While many studies5-9) have reported no association between gender and vascular complications, some have stated that female gender appears to be a risk factor for early failure23-25). In this study, unexpectedly, early dysfunction was associated with male gender (p=0.016, odds ratio=3.306; Table 3). Differences in vessel diameter have been suggested to account for an increase in access complications in female patients. However, as preoperative measurements of vessel diameter were made by venography in all patients at our center, adverse effects of vessel diameter can be avoided. Thus, differences in access placement practice between the United States and Korea seem to limit the extent to which results can be generalized for the Korean population. A second explanation for our finding is that male patients had more A alleles, the most powerful risk factor in our study. Moreover, the effects of the klotho gene on osteoporosis19), nonverbal reasoning26) and cardioembolic strokes18) in human diseases have been suggested to be altered by female hormones27). However, these suggestions have not been further examined or confirmed. Finally, the number of antihypertensive drugs being taken was higher in males than females (3.41±1.61 vs. 2.62±1.54; p=0.006), although the differences in systolic (146.43±17.54 vs. 143.93±19.48 mm Hg; p=0.451) and diastolic (83.87±13.09 vs. 85.38±12.46 mm Hg, p=0.511) blood pressures according to gender were nonsignificant. These findings suggest that a greater atherosclerotic load may occur in the vasculature of male patients compared to females, although other specific tests for load were not performed. Additionally, no difference in clinical or laboratory results was found between the two groups, divided according to the presence of early access dysfunction, in this study.

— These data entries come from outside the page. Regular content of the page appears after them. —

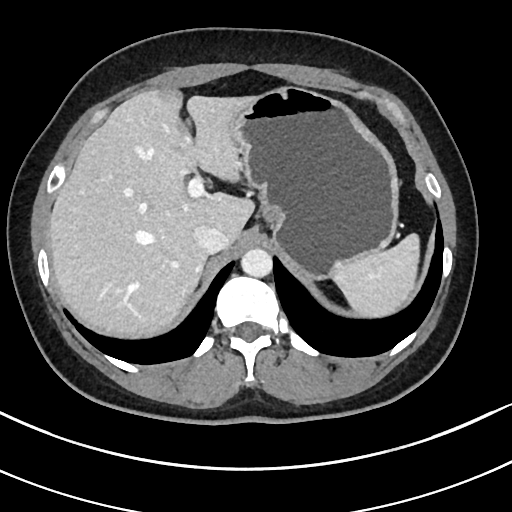 CT abdomen · axial view · soft-tissue window (W 400 / L 40) · 512x512 px · 15 organs annotated in this scan (counted over the whole 3D scan, not this slice; an organ is boxed only where this slice passes through it)
<organs><organ name="spleen" x1="333" y1="233" x2="420" y2="316"/><organ name="liver" x1="48" y1="88" x2="256" y2="334"/><organ name="stomach" x1="232" y1="87" x2="398" y2="277"/><organ name="aorta" x1="240" y1="249" x2="272" y2="278"/><organ name="inferior vena cava" x1="194" y1="225" x2="227" y2="253"/></organs>
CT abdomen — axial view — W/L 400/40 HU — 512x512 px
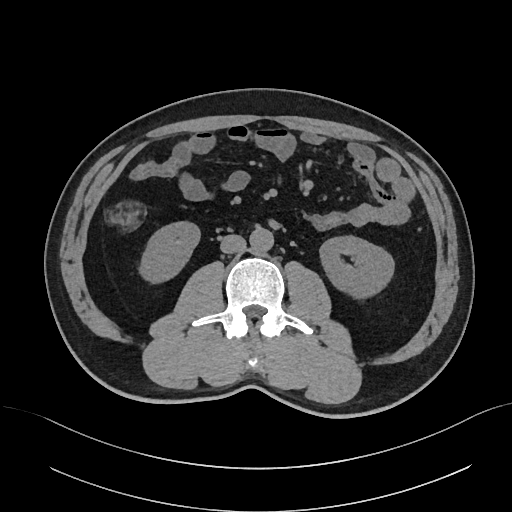

Coordinates as <box>x1,y1,x2,y2</box> in pixels.
right kidney: <box>138,221,200,284</box>
left kidney: <box>319,236,394,298</box>
aorta: <box>250,227,274,253</box>
inferior vena cava: <box>220,234,246,253</box>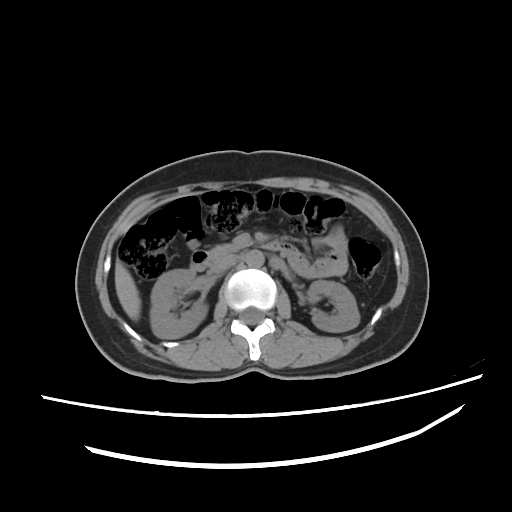
Abdominal CT — Axial slice 65/93 — abdomen soft-tissue window — 43-year-old female patient
{"organs":{"right kidney":[150,270,207,338],"left kidney":[307,280,359,332],"liver":[115,259,140,320],"aorta":[244,250,264,268],"inferior vena cava":[209,256,234,274],"pancreas":[209,242,252,257],"duodenum":[190,242,296,272]}}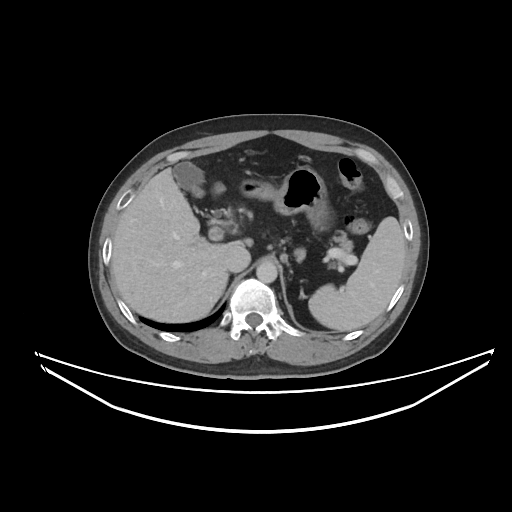

CT, abdomen/pelvis — axial view — soft-tissue window — 512x512 px
Boxes: x1:y1:x2:y2 in pixels. Labeled organs on this slice: spleen at 308:216:406:331, stomach at 240:166:326:228, pancreas at 339:239:352:252, gall bladder at 173:161:204:191, liver at 111:167:252:322, inferior vena cava at 225:244:250:272, aorta at 256:261:277:282.

The primary limitations of our study were its small sample size and retrospective nature. The small sample size may have contributed to the difference in the ratio of males to females between A allele carriers and noncarriers (1.92:1 vs. 0.98:1, p=0.101), although the same ratio was reported in a previous study with a larger sample size21). The retrospective nature of this study may have prevented the collection of important clinical data, such as specific tests for atherosclerotic load, showing vessel wall stiffness, anatomical changes in blood flow, and vessel size, several biochemical factors (anticardiolipin antibody, lipoprotein (a), plasminogen activator inhibitor, monocyte chemoattractant-1), and history of smoking, which could affect the number of antihypertensive drugs being taken. Future prospective studies with larger sample sizes are needed to further evaluate the effect of klotho gene polymorphisms on early access dysfunction.

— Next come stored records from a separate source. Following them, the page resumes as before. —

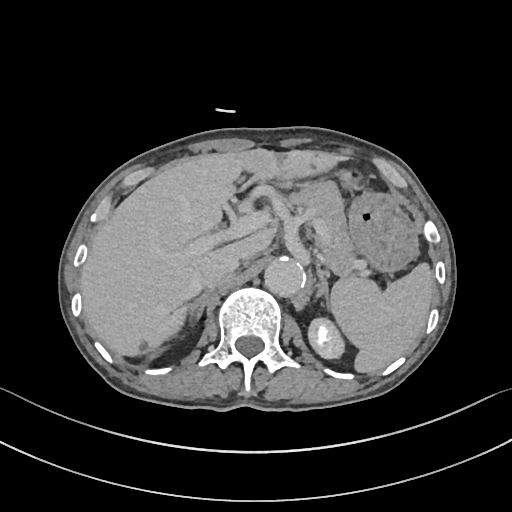

CT, abdomen/pelvis · axial plane, index 161
Coordinates as <box>x1,y1,x2,y2</box> in pixels.
Organ bounding boxes:
- spleen: <box>331,262,433,372</box>
- left kidney: <box>307,316,345,359</box>
- liver: <box>80,149,337,354</box>
- stomach: <box>335,167,418,271</box>
- aorta: <box>264,255,304,295</box>
- inferior vena cava: <box>201,252,239,287</box>
- pancreas: <box>288,180,357,276</box>
- right adrenal gland: <box>189,289,210,320</box>
- left adrenal gland: <box>315,271,330,309</box>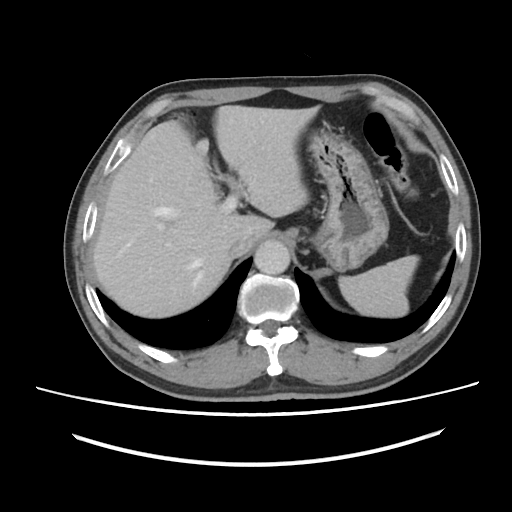
Abdominal CT — axial view
{"organs":{"spleen":[338,255,418,317],"liver":[92,105,318,317],"stomach":[309,130,388,271],"aorta":[254,241,290,274],"inferior vena cava":[228,233,255,257]}}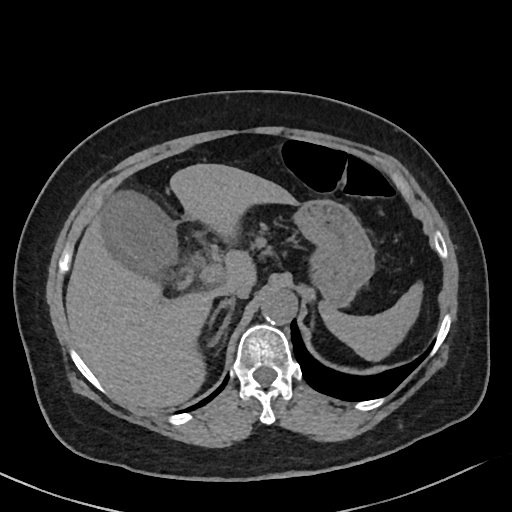

CT, abdomen/pelvis · Axial slice 153/192 · soft-tissue window (W 400 / L 40) · 512x512 px
{"organs":{"spleen":[319,284,422,360],"gall bladder":[103,193,175,276],"liver":[66,163,300,409],"stomach":[296,200,374,307],"aorta":[260,289,296,325],"inferior vena cava":[221,284,251,298],"right adrenal gland":[209,298,235,346]}}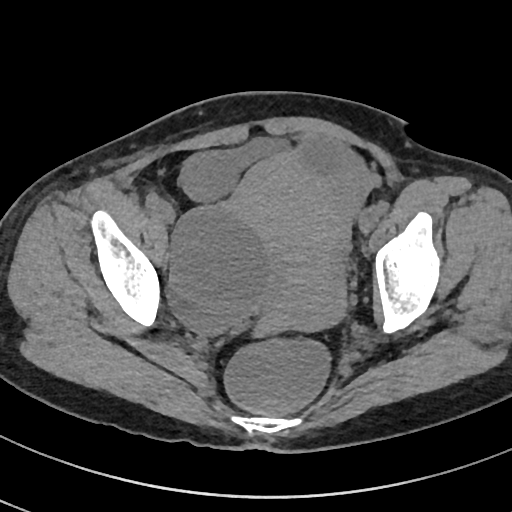

CT abdomen — axial view — abdomen soft-tissue window — 512x512 px
Each box given as x1,y1,x2,y2.
Organ bounding boxes:
- prostate/uterus: x1=229, y1=153, x2=349, y2=336
- bladder: x1=183, y1=136, x2=283, y2=202

In conclusion, the G-395A polymorphism in the promoter region of the klotho gene may be associated with the early dysfunction of vascular access in HD patients. In particular, A allele carriers may encounter vascular access dysfunction earlier than noncarriers. This study provides the basis for clarifying the role of the klotho gene in the pathogenesis of vascular diseases.
Notes
This study was supported in part by grant no. 01-2004-21 from the Hallym University Medical Center Research Fund, and in part by a grant from the Hallym University Kidney Research Institute.